For older patients at high cardiovascular risk, is a strategy of rate control or rhythm control preferred for recent-onset atrial fibrillation (AF)?
In high-risk older patients with recent-onset AF, a strategy of rhythm control results in fewer cardiovascular deaths (number needed to treat [NNT] = 333 per year) and fewer strokes (NNT = 333 per year). However, there are more adverse events and complications and a small decrease in health-related quality of life. This is a decision that should be individualized, and these findings should not be extrapolated to younger and lower-risk populations without further evidence. (Level of Evidence = 1b)
Previous studies that compared rate control and rhythm control had mixed results. In this study, 2,789 older adults with an onset of AF within the past year were recruited. Participants had to be older than 75 years, have had a recent transient ischemic attack (TIA) or stroke, or have at least two of the following: older than 65 years, female sex, heart failure or left ventricular hypertrophy, hypertension, diabetes mellitus, chronic kidney disease, or severe coronary disease. At baseline, the mean age of participants was 70 years, 46% were women, 12% had a previous TIA or stroke, 12% had chronic kidney disease, 28% had heart failure, 88% had hypertension, and 44% had valvular heart disease. The groups were balanced at baseline, and analysis was by modified intention to treat of all patients who had at least one follow-up assessment. This was a very high-risk group of patients. The patients were randomized to receive rhythm control using medications or ablation, or rate control to manage symptoms. In the rhythm control group, recurrent AF triggered additional attempts to cardiovert the patient. In the rhythm control group after two years, 19.4% had undergone ablation, 21% were taking flecainide, 17.7% were taking amiodarone or dronedarone (Multaq), and 35% were taking no antiarrhythmic drug. In the rate control group after two years, only 7% had undergone ablation and 5.7% were taking an antiarrhythmic drug. Approximately 90% in both groups were taking anticoagulants after two years. The study was stopped early due to the detection of an efficacy signal after a median follow-up of 5.1 years.

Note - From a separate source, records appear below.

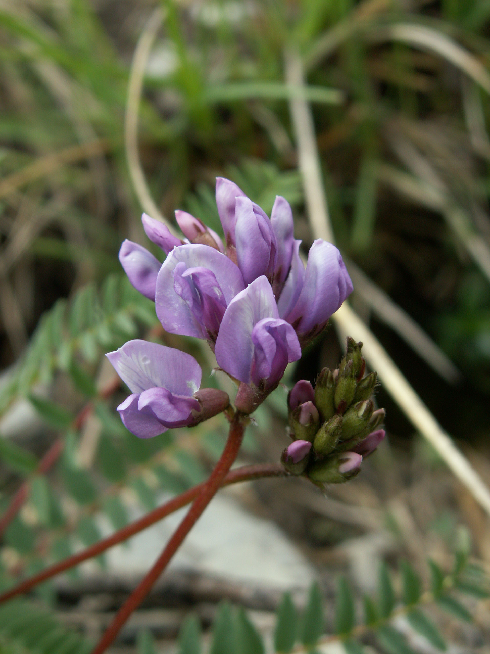 Berg-Spitzkiel (Oxytropis jacquinii), Schynige Platte, Kanton Bern, Schweiz
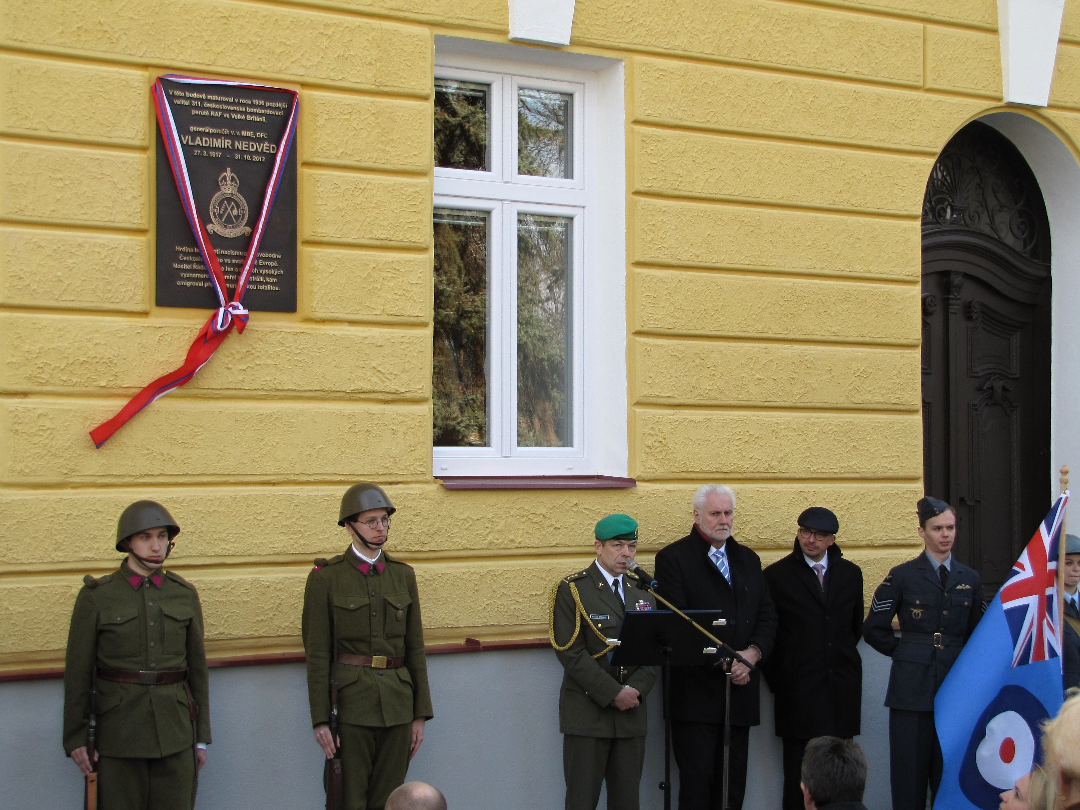 Slavnostní odhalování pamětní desky Vladimíra Nedvěda na budově Klvaňova gymnázia v Kyjově 26.3.2017
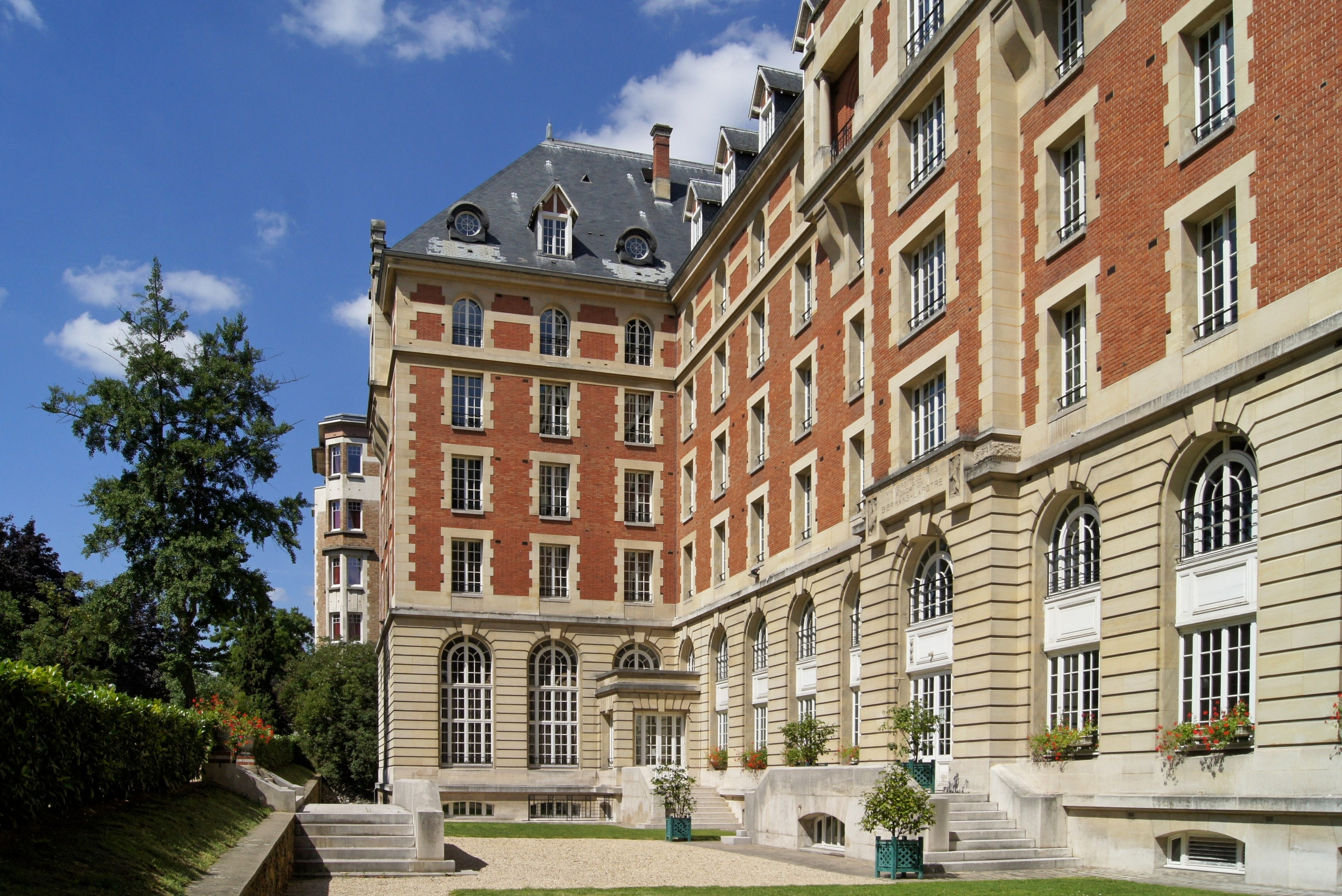 Cité Universitaire de Paris : Fondation Biermans Lapotre.

The primary outcome was a composite of two important things (stroke and cardiovascular death) and two less important things (hospitalization for heart failure and hospitalization for acute coronary syndrome). This composite was less likely in the rhythm control group (3.9 vs. 5.0 per 100 person-years; NNT = 90 over five years to prevent one event). The likelihoods of cardiovascular death (1.0 vs. 1.3 per 100 person-years; NNT = 67 over five years) and stroke (0.6% vs. 0.9% per 100 person-years; NNT = 67 over five years) were significantly lower in the rhythm control group, but the magnitude of those benefits was relatively small. Hospitalizations for heart failure and acute coronary syndrome were numerically less likely in the rate control group, but this difference was not statistically significant. The 12-item short-form health survey mental score was significantly lower in the rhythm control group (−1.2 points; 95% CI, −2.04 to −0.37), and patients in that group were significantly more likely to be in sinus rhythm (82.1% vs. 60.5%; P < .05; NNT = 5). Patients in the rhythm control group had significantly more serious adverse events attributed to therapy, such as drug-induced bradycardia, toxicity caused by the antiarrhythmic drugs, pericardial tamponade, or major bleeding. There was no difference in the likelihood of being symptomatic and no difference in hospital days or in other health scores.
Study design: Randomized controlled trial (single-blinded)
Funding source: Government
Setting: Outpatient (any)
Reference: Kirchhof P, Camm AJ, Goette A, et al. EAST-AFNET 4 Trial InvestigatorsEarly rhythm-control therapy in patients with atrial fibrillation. N Engl J Med. 2020;383(14):1305–1316.
Editor's Note: Dr. Ebell is deputy editor for evidence-based medicine for AFP and cofounder and editor-in-chief of Essential Evidence Plus, published by Wiley-Blackwell.